Prompt: Every record below must be returned word for word, with the pictures left out.

Records excerpted from a collection:
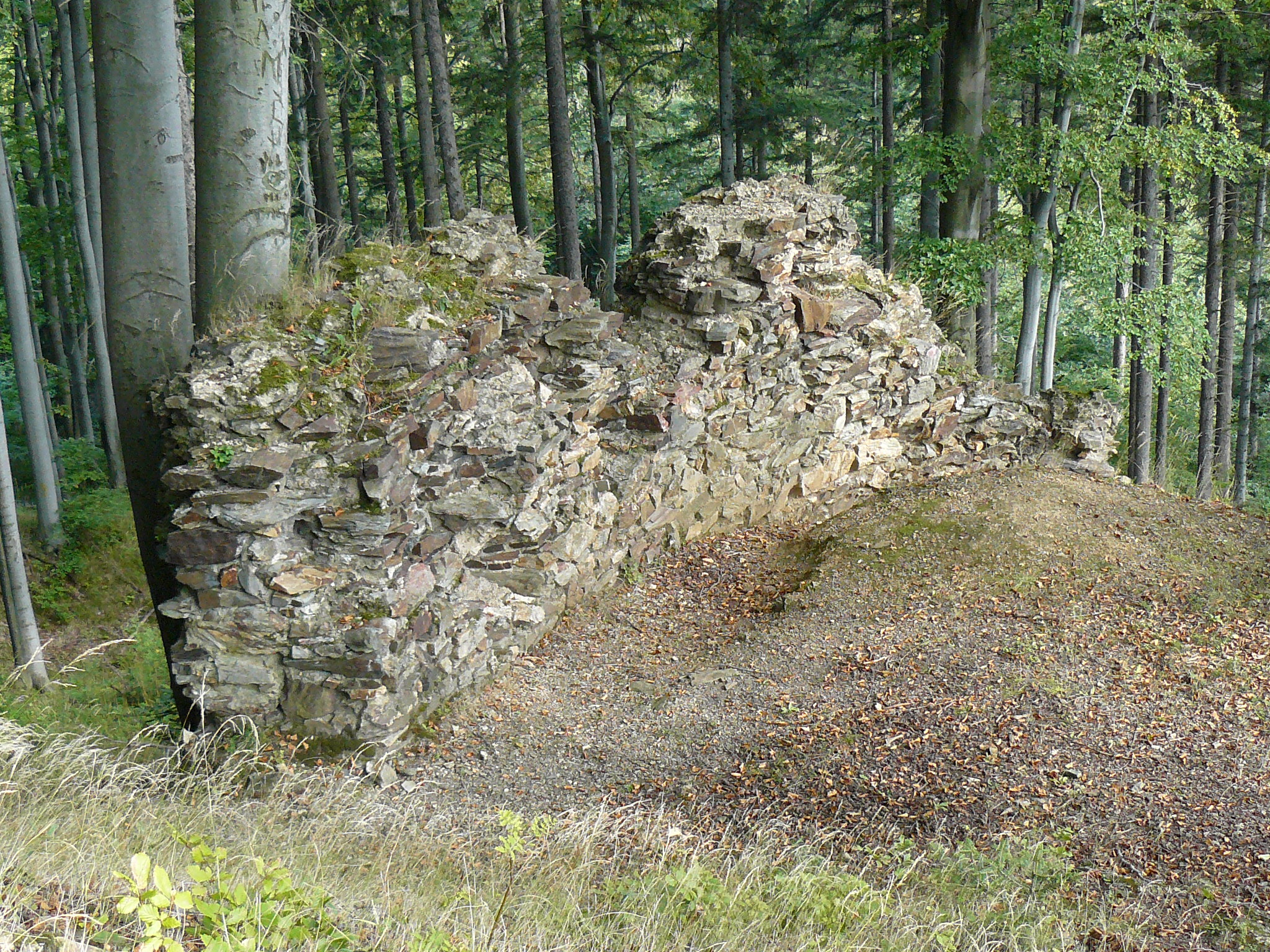 Zřícenina hradu Edelštejn na Zámeckém vrhu u Zlatých Hor
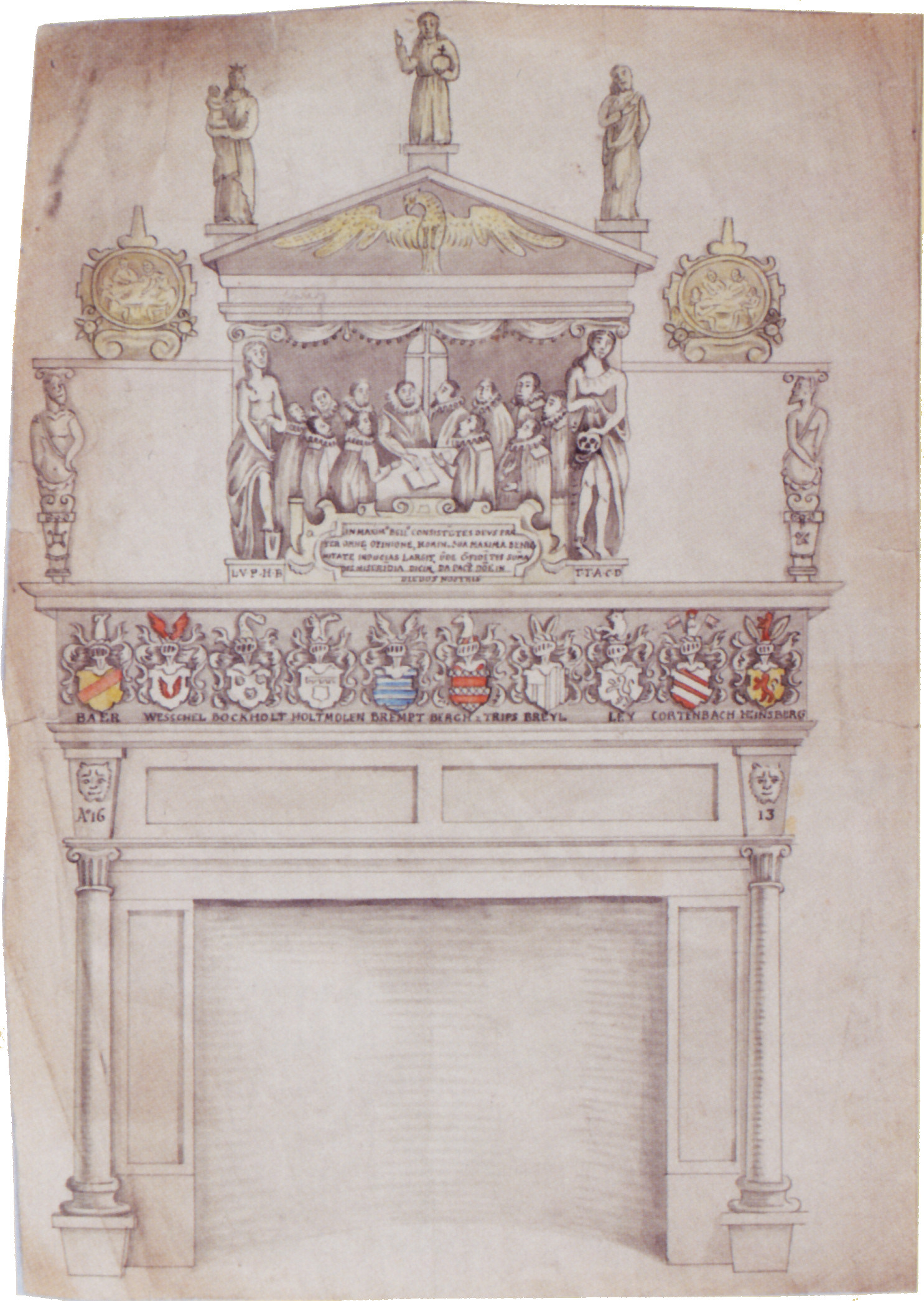 Zeichnung mit einer Darstellung des Kamins im Saal von Haus Vlassrath
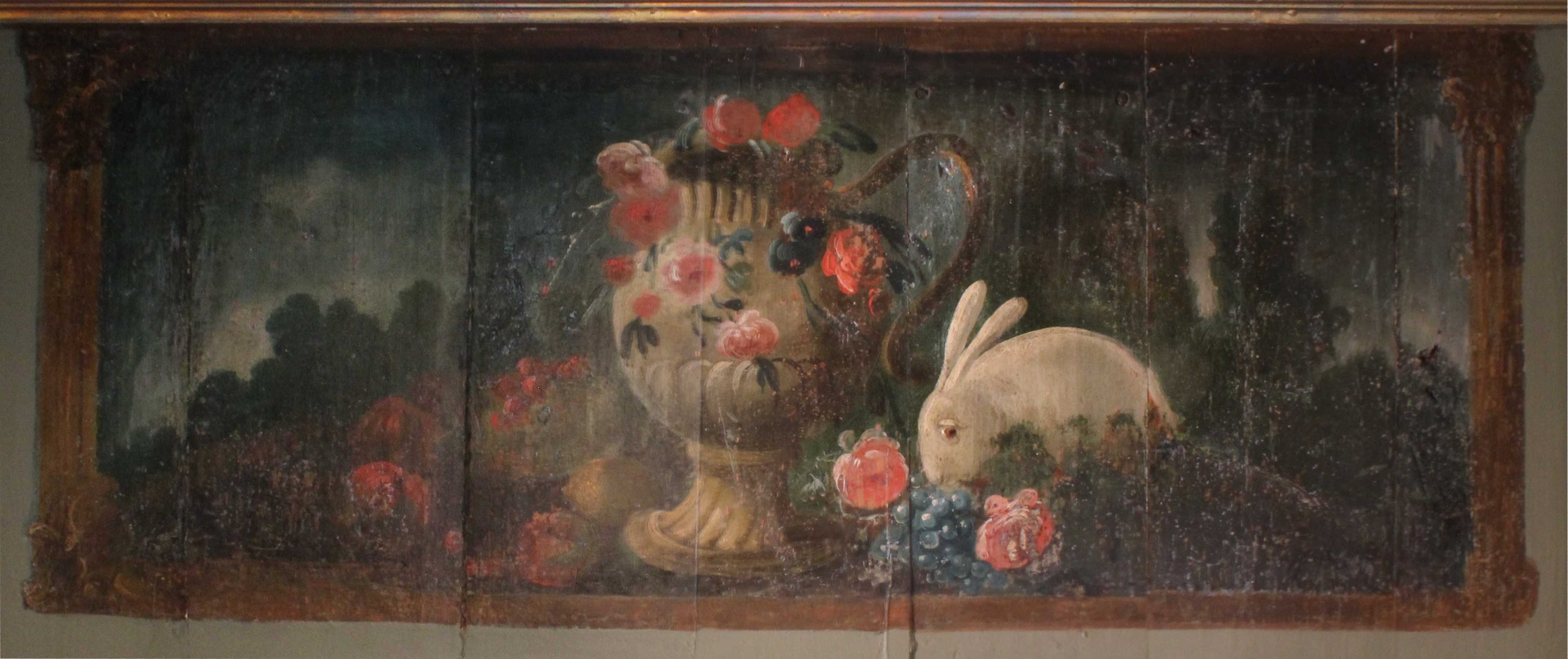 Gjesvål gård, Orkdal. Supraporta fra slutten av 1700-tallet, muligens malt av Johan Carl Cristian Micaelsen.
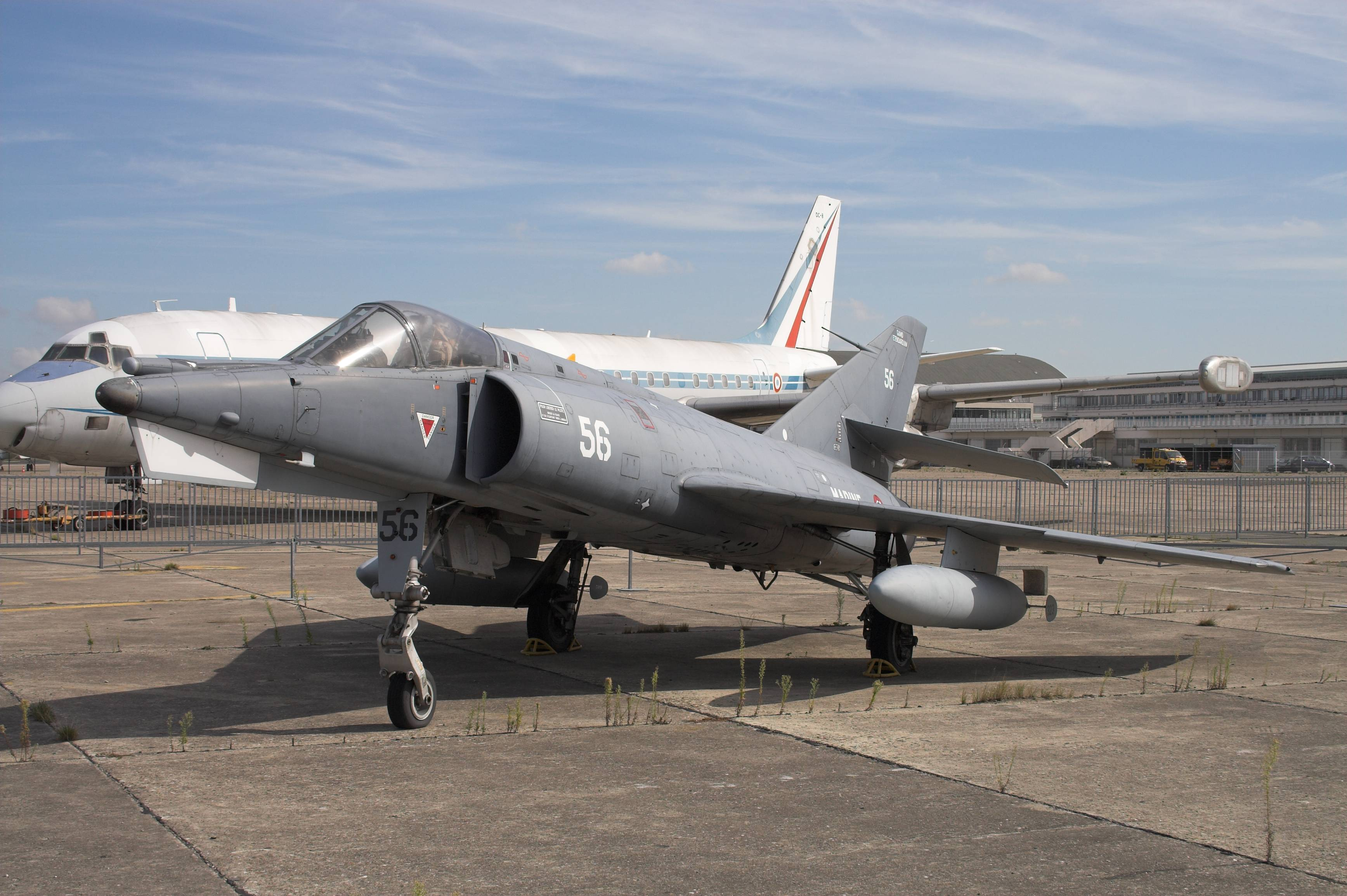 Dassault Etendard in the Museum of Air and Space(Musée de l'air et de l'espace, Le Bourget, France)
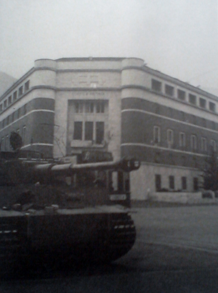 Carro armato Tiger davanti al comando del XXXV Corpo d'Armata (9 settembre 1943)
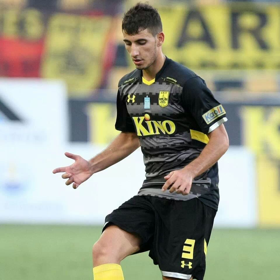 Arisfc
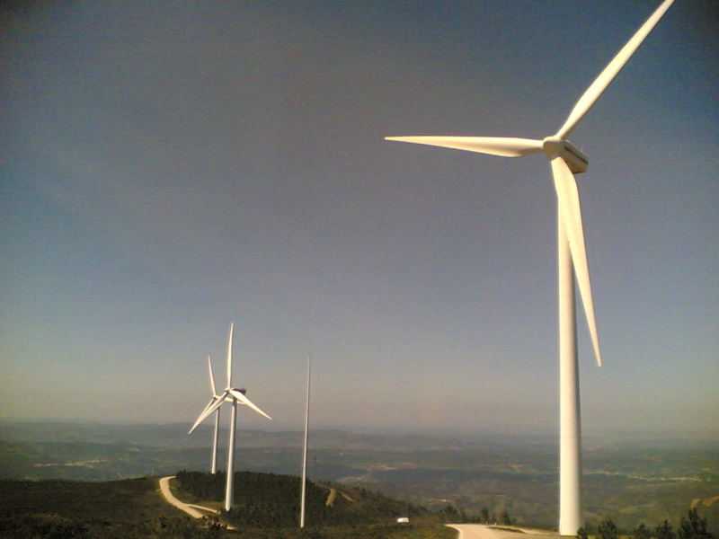 Parque eólico de Vila Nova, próximo de Condeixa, Portugal
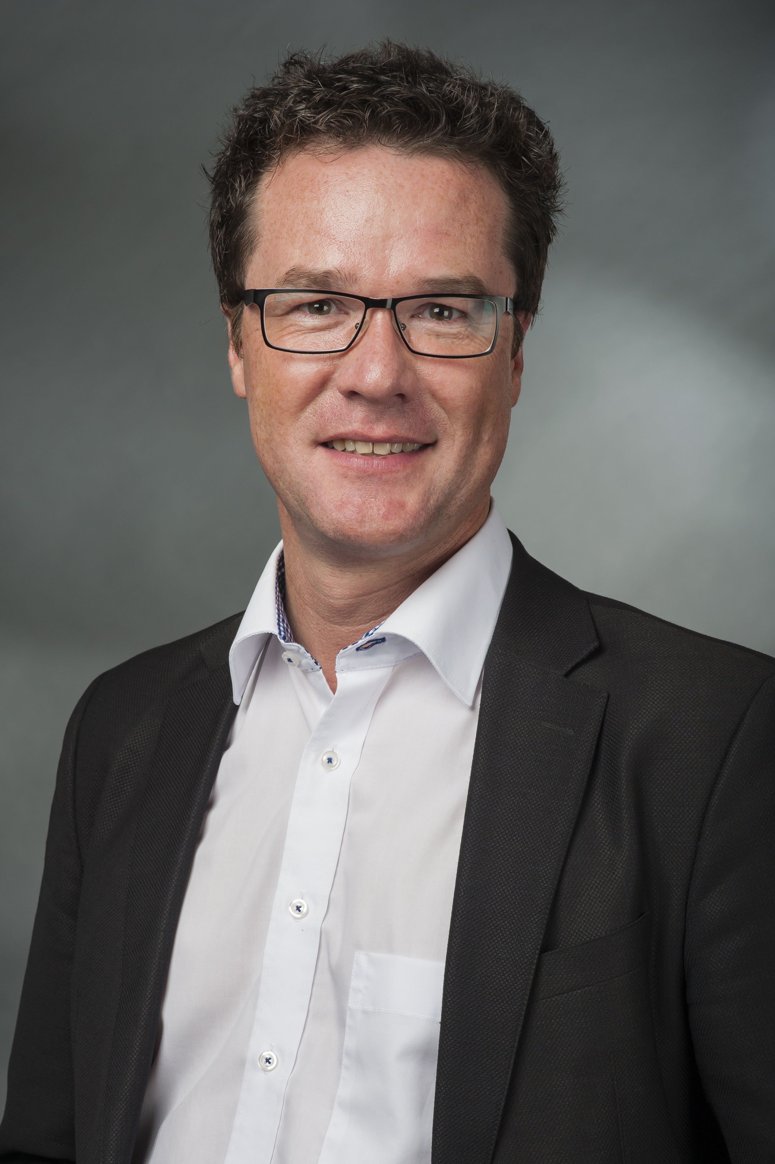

Answer box:
 Zřícenina hradu Edelštejn na Zámeckém vrhu u Zlatých Hor
 Zeichnung mit einer Darstellung des Kamins im Saal von Haus Vlassrath
 Gjesvål gård, Orkdal. Supraporta fra slutten av 1700-tallet, muligens malt av Johan Carl Cristian Micaelsen.
 Dassault Etendard in the Museum of Air and Space(Musée de l'air et de l'espace, Le Bourget, France)
 Carro armato Tiger davanti al comando del XXXV Corpo d'Armata (9 settembre 1943)
 Arisfc
 Parque eólico de Vila Nova, próximo de Condeixa, Portugal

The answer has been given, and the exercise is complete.